A frog hunts on land by vision. He escapes enemies mainly by seeing them. His eyes do not move, as do ours, to follow prey, attend suspicious events, or search for things of interest. If his body changes its position with respect to gravity or the whole visual world is rotated about him, then he shows compensatory eye movements. These movements enter his hunting and evading habits only, e.g., as he sits on a rocking lily pad. Thus his eyes are actively stabilized. He has no fovea, or region of greatest acuity in vision, upon which he must center a part of the image. He has only a single visual system, retina to colliculus, not a double one such as ours where the retina sends fibers not only to colliculus but to the lateral geniculate body which relays to cerebral cortex. Thus, we chose to work on the frog because of the uniformity of his retina, the normal lack of eye and head movements except for those which stabilize the retinal image, and the relative simplicity of the connection of his eye to his brain.
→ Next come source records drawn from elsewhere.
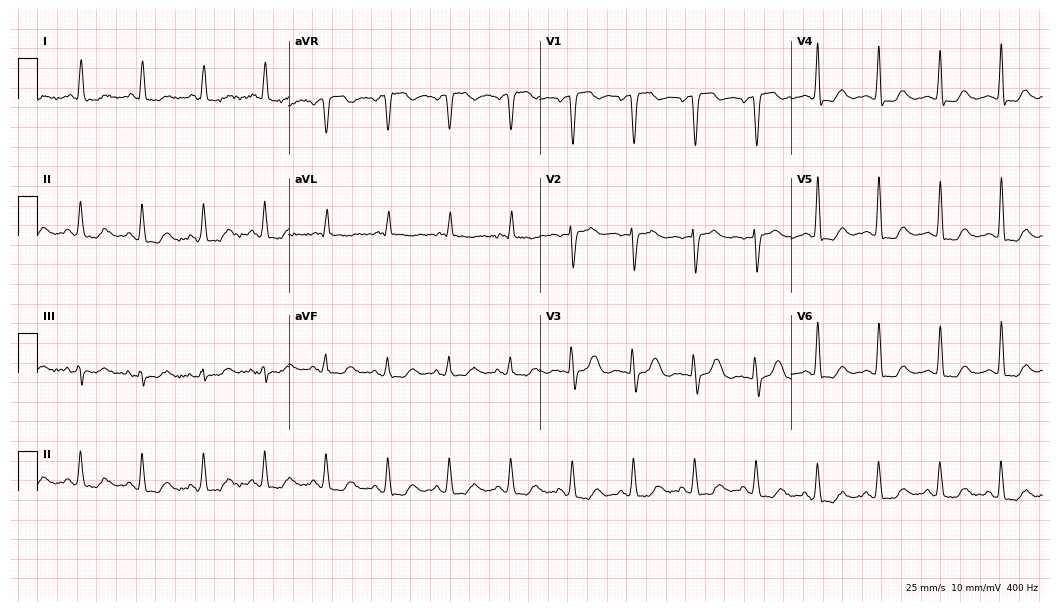
Electrocardiogram (10.2-second recording at 400 Hz), a 77-year-old female. Of the six screened findings (first-degree AV block, right bundle branch block, left bundle branch block, sinus bradycardia, atrial fibrillation, sinus tachycardia), none is recorded. Findings outside these six are not listed.
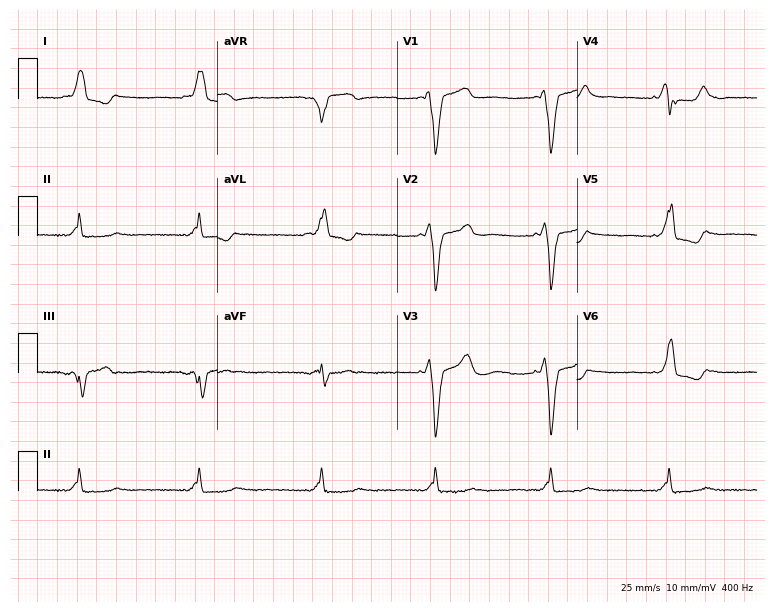
Resting 12-lead electrocardiogram. Patient: a woman, 53 years old. The tracing shows left bundle branch block.
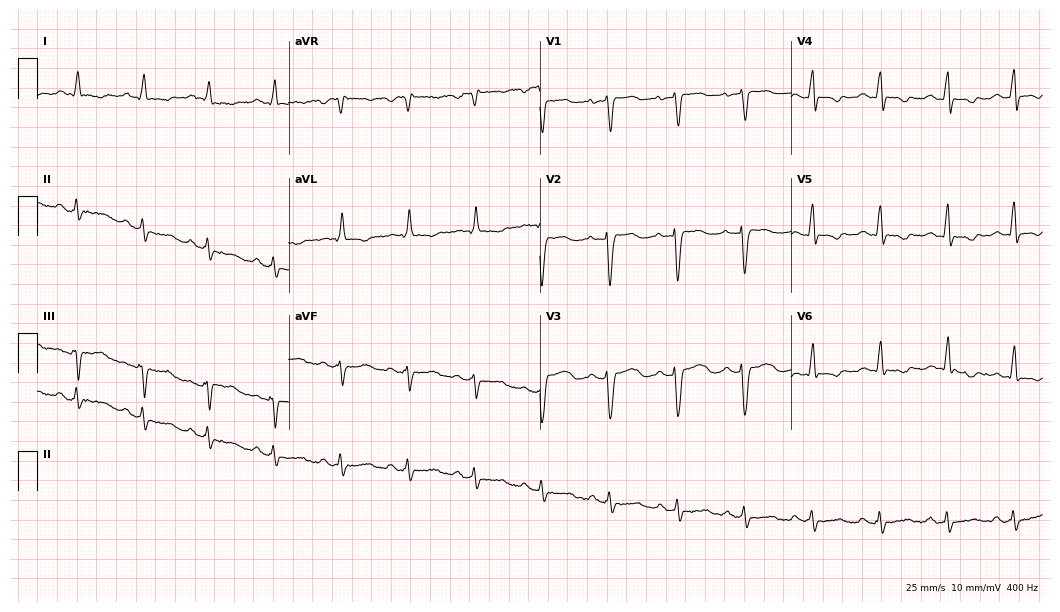
Standard 12-lead ECG recorded from a 43-year-old woman (10.2-second recording at 400 Hz). None of these six findings is recorded: first-degree AV block, right bundle branch block, left bundle branch block, sinus bradycardia, atrial fibrillation, sinus tachycardia.
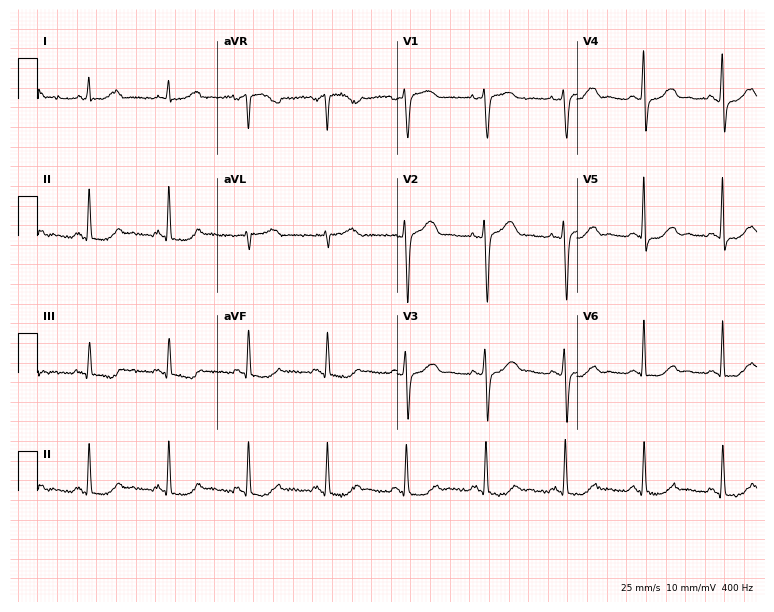
ECG — a female patient, 63 years old. Labelled as a normal ECG.
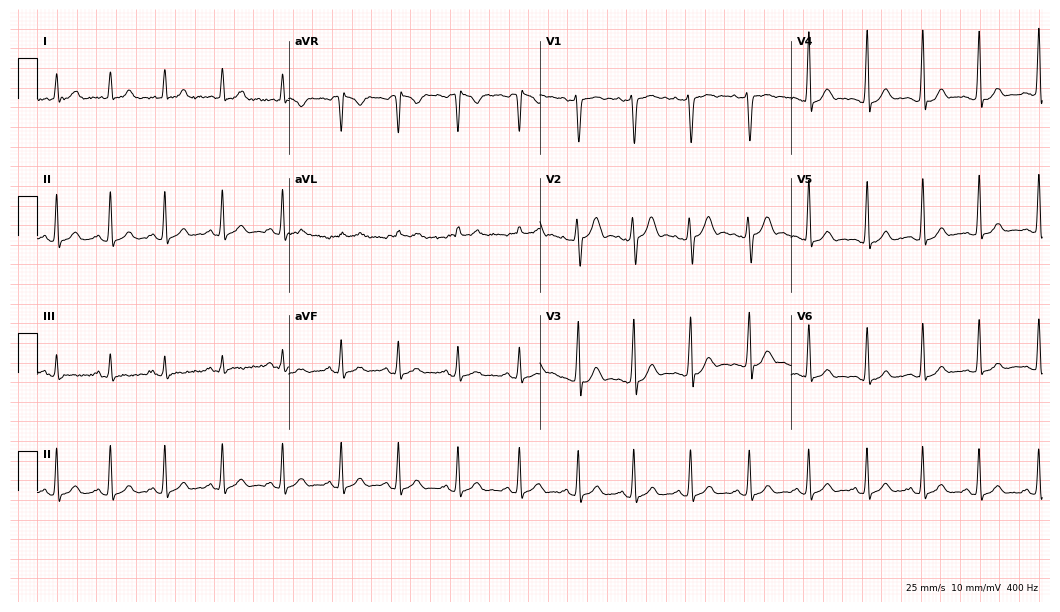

Old timey papers were written like novels and it's weird.
Fig. 1 illustrates our friend the frog attending one of many suspicious events which he partakes during the small hours of the morning. To Mr. Frog's left and right sit his brethren, joined in a fine circle. These frogs compose the higher ranks of an illustrious and highly secretive cabal whose intentions are only now becoming understood by our field of dedicated researchers. In the middle of the circle is a white rabbit. Note the evidence of tool usage, normally thought uncommon, in the tightly knotted twine which binds the rabbit.
In Fig. 2 see our friend the frog hop forward, his neck expanding as a black thundercloud, reflecting in the rabbit's eyes shining with fear. A shiv, cleverly fashioned from a rabbit bone, is gratefully accepted by Mr. Frog.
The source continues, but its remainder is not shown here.